Back in the distant mists of time (Tuesday) we took a look at the policies Rishi Sunak advanced during the summer leadership election to try and gauge what his agenda might look now he has belatedly crossed the threshold of Number 10.
Perhaps we might have been better off consulting the tarot. For whether it’s the changed economic situation or the fact he no longer needs to win a membership ballot, but the pledges are already starting to be set by the wayside.
Just yesterday, for example, the FT reported that the plan for a delivery unit to fulfil Sunak’s promise to “have scrapped or reformed all of the EU law, red tape and bureaucracy that is still on our statute book and slowing economic growth” has itself been scrapped.
Now as I noted in Tuesday’s piece, there were solid grounds for being wary of this proposal. The tight timescale meant it was more likely to end up rubber-stamping vast amounts of legislation rather than doing anything useful with it. But the reason given was quite dispiriting; according to an anonymous ally quoted by the paper: “The time for changes in the machinery of government has passed.”
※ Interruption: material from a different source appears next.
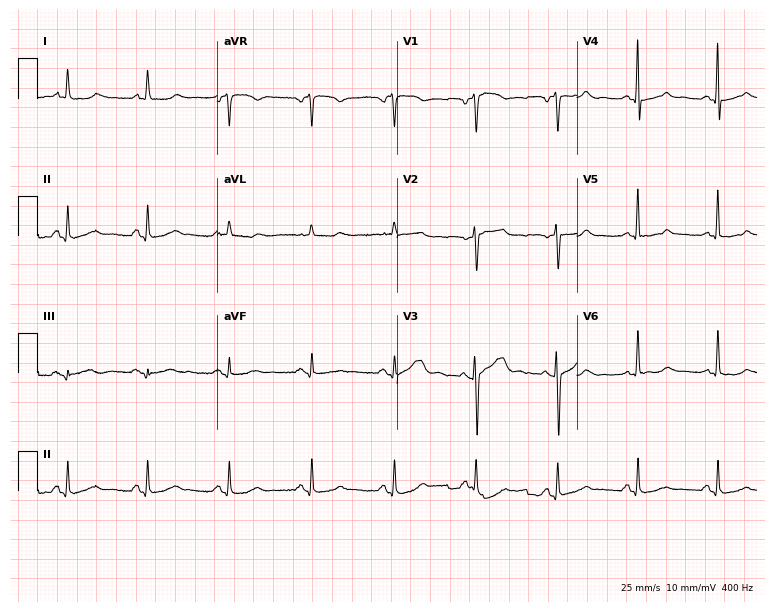
Resting 12-lead electrocardiogram. Patient: a 74-year-old female. None of these six findings is recorded: first-degree AV block, right bundle branch block, left bundle branch block, sinus bradycardia, atrial fibrillation, sinus tachycardia.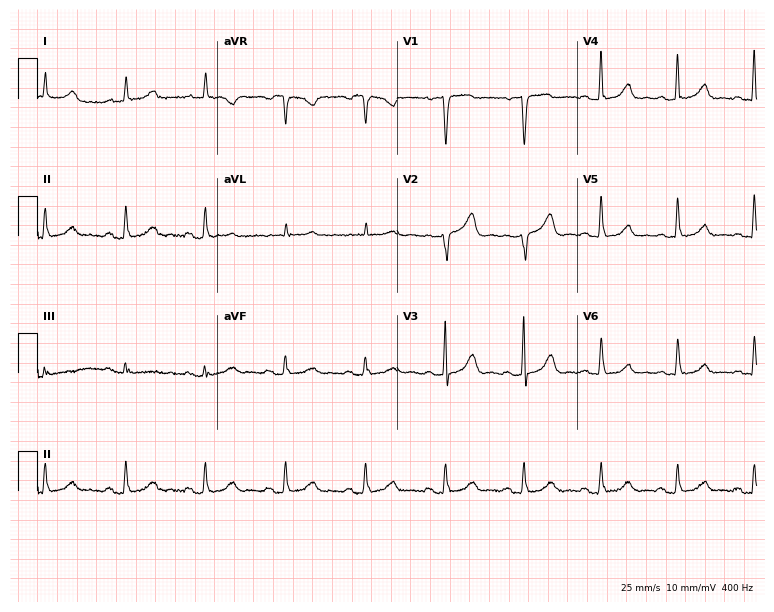
12-lead ECG from a 56-year-old female. Recorded interpretation: within normal limits.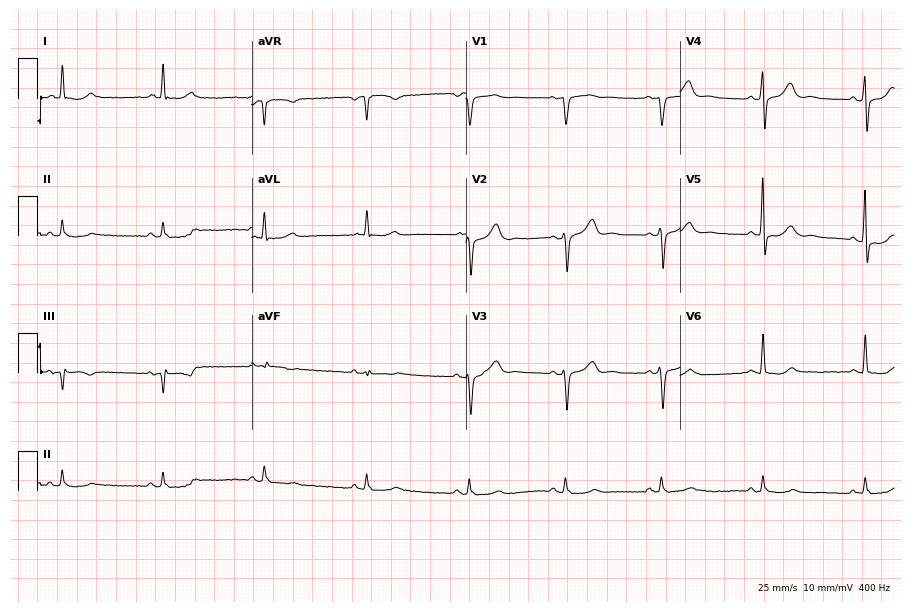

If that really speaks to Sunak’s attitude, that is deeply unfortunate. The machinery of government isn’t a technical nice-to-have you attend to when times are good. It’s critical to the delivery of policy. Had Liz Truss managed to remain in post more than a few weeks, she would almost certainly have found that out, to her cost, when her overhaul of Downing Street came back to bite her.
It also means that he is likely to abandon another of his pledges which would be well worth carrying through. In Sunak’s immigration plan, published in July, he concluded with the following pledge:
“10. Reforming the Home Office and Border Force; Commissioning work to look at more fundamental Home Office and Border Force reform.”
The Home Office presides over two areas of policy of vital importance to a Conservative government’s relationship with the voters: immigration, and policing. And it is badly mismanaging both. It can’t seem to stop the boats or get a flight to Rwanda in the air, but it can shake down ex-servicemen and deport British citizens because it lost the paperwork. It has signally failed to reform the Metropolitan Police or get a grip on wider policing issues.
And a big part of the reason, according to current and former spads and officials I talked to for a new paper from the Adam Smith Institute, pins the blame for that in large part on the ‘machinery of government’ side of the Home Office. Specifically, the fact that the size of the political staff (secretary of state, ministers, and advisers) doesn’t scale with their sprawling empire of a department.
The result is that even in good conditions, there is only so much political bandwidth available to get a grip on the system and drive forward change. But conditions are seldom good, and home secretaries tend to become control freaks to try and avoid stepping on any career-ending landmines – which creates bottlenecks which gum up the works even further.
But even if they manage to avoid the fate of Amber Rudd, forced to resign after surely inadvertently misleading a House of Commons committee on an issue she was mis-briefed about, her successors have scarcely covered themselves in glory. As In the Sight of the Unwise points out, whilst citing the Home Office as an example of a non-‘fake job’ in government:
“As a fun thought experiment, imagine if Priti Patel had never gone to the Home Office and had had Truss’s jobs at Trade and FCDO instead. Perhaps today she would be the ex-PM instead? It certainly seems more likely.”
In A Broken Home: Why it’s time to split up the Home Office, I suggest breaking it into two new departments: one focused on immigration and citizenship, and the other on policing, counter-terrorism, and national security.
Even if all this meant on the Civil Service side were a reorganisation of its existing directorates and other internal units, at a stroke you would have two ministerial teams, plus advisers, able to focus on delivering policy over a narrower and more coherent remit – plus an extra select committee providing parliamentary scrutiny, too.
Perhaps the Prime Minister thinks this would be a distraction from actually getting things done. But the Home Office’s recent track record doesn’t suggest it will get anything done. And Sunak presumably knows this, which is why he concluded his election pitch with a pledge to explore serious reform.
Suella Braverman might prove the insuperable barrier to doing anything so bold as splitting the department; Patel’s resistance to the implied demotion was why Johnson’s team stopped exploring the idea after 2019. But if the Home Secretary can’t find a way to match tough rhetoric with effective governance, and deliver concrete progress in time for the election, he should not rule out giving the job to two people.